Wicklow gaol listed among the top 10 most haunted places in the world

WIcklow Gaol Halloween

With Halloween almost upon us Wicklow gaol has been listed as one of the most haunted places in the world amongst famous such as Alcatraz, Salem and the Stanley hotel which was the setting for Stephen King’s novel “The Shining”.

The national broadcasters have been filming at the gaol leading up to Halloween.

Here is what the world is saying about the famous Wicklow landmark.

WICKLOW, Ireland–The brooding, granite Wicklow Gaol–it clings to the archaic spelling from the time it opened in 1702–looms over the central Market Square in this town on Ireland’s southeast coast.

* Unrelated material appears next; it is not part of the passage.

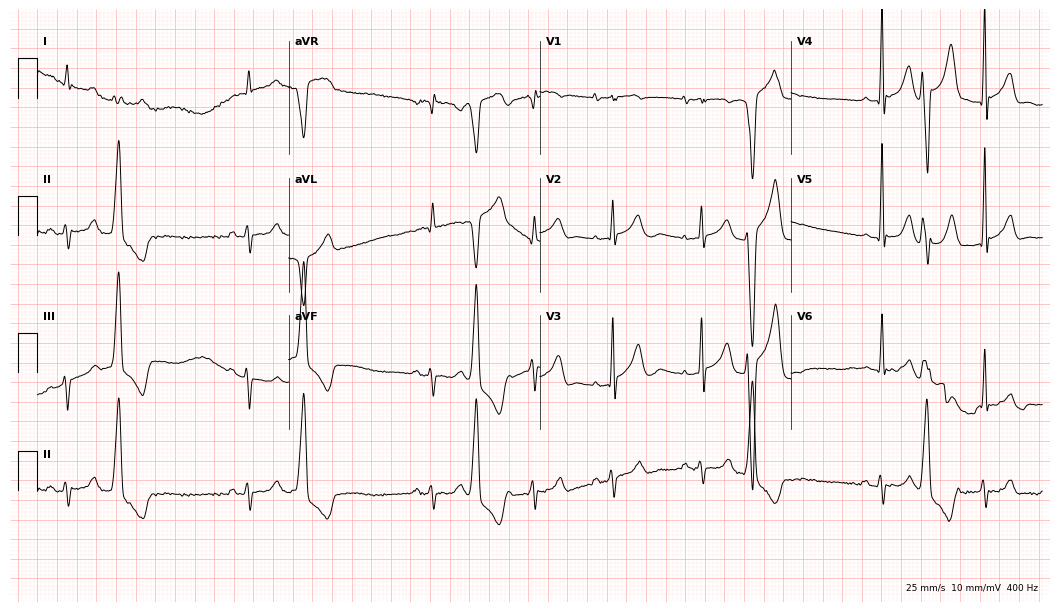
12-lead ECG from an 80-year-old male. Screened for six findings — first-degree AV block, right bundle branch block (RBBB), left bundle branch block (LBBB), sinus bradycardia, atrial fibrillation (AF), sinus tachycardia — none is recorded.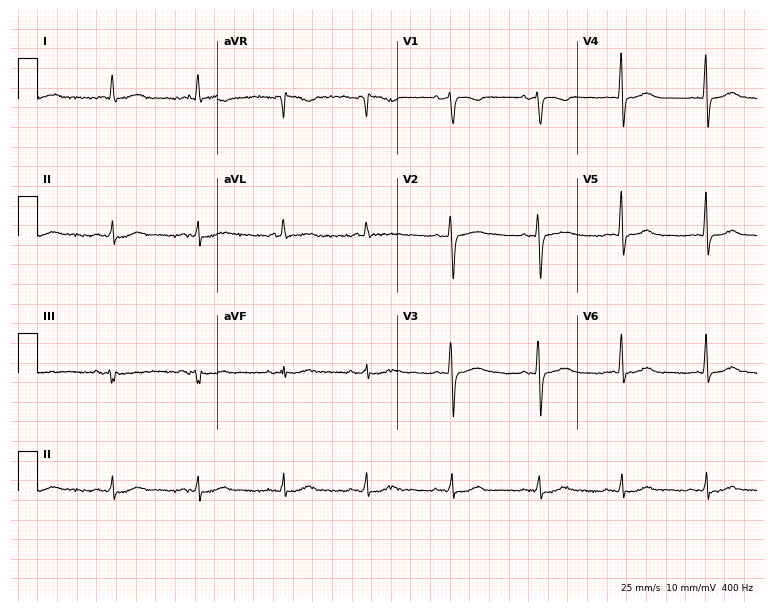
Resting 12-lead electrocardiogram. Patient: a female, 66 years old. None of these six findings is recorded: first-degree AV block, right bundle branch block, left bundle branch block, sinus bradycardia, atrial fibrillation, sinus tachycardia. Only these six findings were labelled.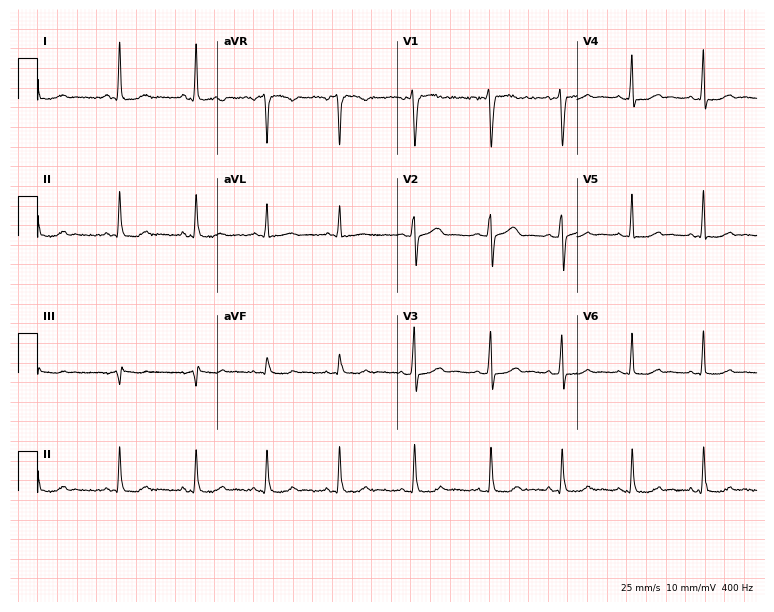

For much of its history it was a byword for brutality and corruption, especially as it housed prisoners from Ireland’s various rebellions against British rule. Surprisingly, many of these inmates seem to be unwilling to leave its dark cell blocks, giving it the reputation of being one of the most haunted places in Ireland.

Today it’s Wicklow’s main tourist attraction and right now it’s gearing up for its famed Halloween ghost tours.

Many of the cells are occupied by life-size waxworks of prisoners: Rebels, thieves (people could get 12 months for stealing a loaf of bread), and murderers. For the ghost tours, another element is added.

Marie Comerford explains: “Eight or nine members of our drama group, the Kilmant Players, dress in period costume and go into the cells, where they sit or lie very, very still. You can imagine the shock it gives visitors when one of the ‘waxworks’ comes to life and shouts ‘Boo!’ or grabs for somebody. I can tell you there’s a lot of screaming.”

Apart from such high jinks, the guides — in period dress as jailers and other staff–tell the story of the jail’s tumultuous two centuries (it finally closed in 1924) and the people who entered . . . and often never left alive.

Inside the jail today there’s a set of barred gates. “These used to be at the entrance,” says Comerford, who doubles as operations manager and, in costume, as Matron Mary Morris. “They were known locally as ‘the gates of Hell.’ ”

“You are about to find out why,” adds Shay Brennan, who, playing the part of the brutal real-life jailer Richard Hoey, regales the visitor with some of the horror stories: Tales of torture, overcrowding, bad food, nonexistent medical facilities.

And corruption. Hoey, it seems, was an Irish Fagin; he would let the child prisoners out at night to steal for him. (Children were often imprisoned; six months for stealing a few apples was not unusual).

Then there are the ghosts. Comerford tells how a young staffer was standing behind the “gates of Hell” when he was pushed outward. But there was no one behind him, no one he could see, anyway. “This happened several times,” Comerford says.

She tells of an eerie mist seen now and then on the walkway to the second floor cells. And of the visitor who saw a woman in 19th century dress. “I showed her a picture of the real Mary Morris, the matron. She said, ‘That’s her, only younger.’ ”

And there’s the little girl who appears in the schoolroom, “or sometimes doesn’t materialize but pokes a visitor in the thigh or pulls at their clothing,” Comerford says.


* Halloween events run Oct. 25-Nov. 1. During the day there is entertainment for children, such as treasure hunts and story telling. Night ghost tours take place Oct. 25, Oct. 31 and Nov. 1. See wicklowshistoricalgaol.com.



* During the Potato Famine of the 1840s, guides say, some people committed crimes so they would be jailed and get food. But not a lot of food: At one time inmates got one meal every four days.

* There are regular paranormal investigations at the jail. Ghost Hunters International produced a TV program in 2010 after finding a lot of evidence of ghost activity.

* One of the most high-profile prisoners was Erskine Childers, a leader in the War of Independence. He was jailed not by the British but by the new Irish Free State government during the Civil War that followed independence. Childers was taken from the jail and executed Nov. 24, 1922.